### Exercise goal
Could you copy exactly the lines below, beginning at the line with "1950 | 1190 |" and stopping after the line with "26.04.20 | 0.038 |", with no pictures?

### Extracted data
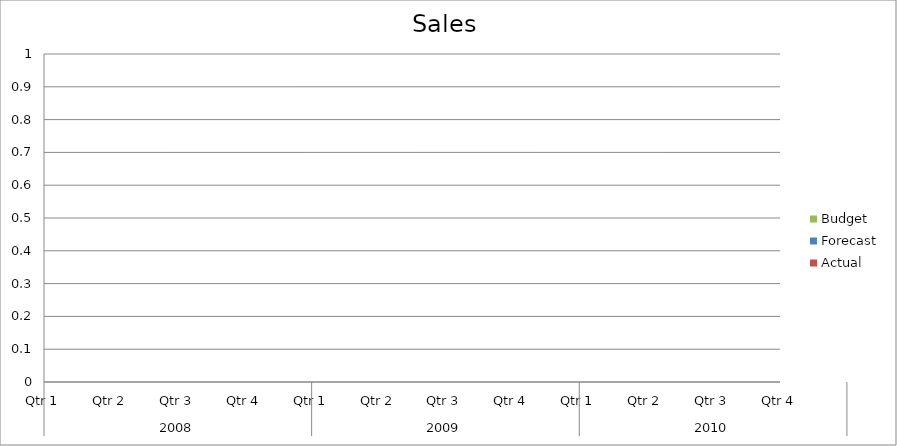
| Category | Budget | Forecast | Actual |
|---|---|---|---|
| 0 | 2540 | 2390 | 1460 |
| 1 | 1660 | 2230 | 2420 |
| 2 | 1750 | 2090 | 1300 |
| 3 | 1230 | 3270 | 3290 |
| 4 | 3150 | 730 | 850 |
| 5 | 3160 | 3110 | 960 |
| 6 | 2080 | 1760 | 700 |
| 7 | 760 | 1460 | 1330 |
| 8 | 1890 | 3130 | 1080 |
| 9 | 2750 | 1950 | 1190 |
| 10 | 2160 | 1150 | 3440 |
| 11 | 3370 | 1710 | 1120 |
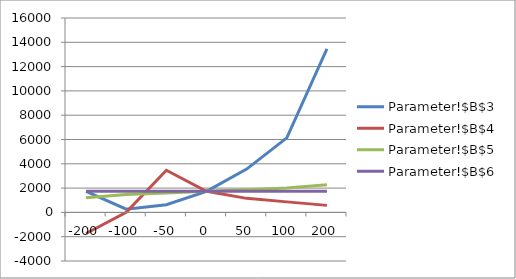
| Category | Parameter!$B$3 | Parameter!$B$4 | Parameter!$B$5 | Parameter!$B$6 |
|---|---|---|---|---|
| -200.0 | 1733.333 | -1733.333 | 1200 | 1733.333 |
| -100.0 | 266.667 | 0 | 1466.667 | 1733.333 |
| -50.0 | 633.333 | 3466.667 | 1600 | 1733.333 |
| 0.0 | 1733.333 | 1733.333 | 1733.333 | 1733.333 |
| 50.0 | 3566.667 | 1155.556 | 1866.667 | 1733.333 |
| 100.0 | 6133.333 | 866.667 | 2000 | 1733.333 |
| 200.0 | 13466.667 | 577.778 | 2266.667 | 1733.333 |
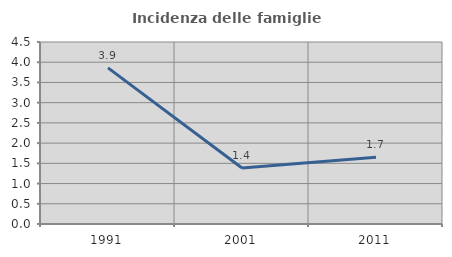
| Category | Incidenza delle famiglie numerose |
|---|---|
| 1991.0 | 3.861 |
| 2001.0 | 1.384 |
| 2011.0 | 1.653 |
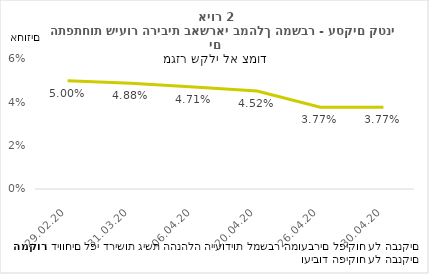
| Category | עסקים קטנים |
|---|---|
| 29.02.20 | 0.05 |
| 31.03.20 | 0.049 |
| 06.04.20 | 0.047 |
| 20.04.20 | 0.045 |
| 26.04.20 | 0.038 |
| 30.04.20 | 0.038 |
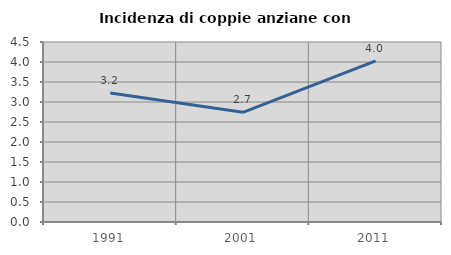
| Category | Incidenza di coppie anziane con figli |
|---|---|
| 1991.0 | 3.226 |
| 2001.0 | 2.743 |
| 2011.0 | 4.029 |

### Output
| 9 | 2750 | 1950 | 1190 |
| 10 | 2160 | 1150 | 3440 |
| 11 | 3370 | 1710 | 1120 |
| Category | Parameter!$B$3 | Parameter!$B$4 | Parameter!$B$5 | Parameter!$B$6 |
|---|---|---|---|---|
| -200.0 | 1733.333 | -1733.333 | 1200 | 1733.333 |
| -100.0 | 266.667 | 0 | 1466.667 | 1733.333 |
| -50.0 | 633.333 | 3466.667 | 1600 | 1733.333 |
| 0.0 | 1733.333 | 1733.333 | 1733.333 | 1733.333 |
| 50.0 | 3566.667 | 1155.556 | 1866.667 | 1733.333 |
| 100.0 | 6133.333 | 866.667 | 2000 | 1733.333 |
| 200.0 | 13466.667 | 577.778 | 2266.667 | 1733.333 |
| Category | Incidenza delle famiglie numerose |
|---|---|
| 1991.0 | 3.861 |
| 2001.0 | 1.384 |
| 2011.0 | 1.653 |
| Category | עסקים קטנים |
|---|---|
| 29.02.20 | 0.05 |
| 31.03.20 | 0.049 |
| 06.04.20 | 0.047 |
| 20.04.20 | 0.045 |
| 26.04.20 | 0.038 |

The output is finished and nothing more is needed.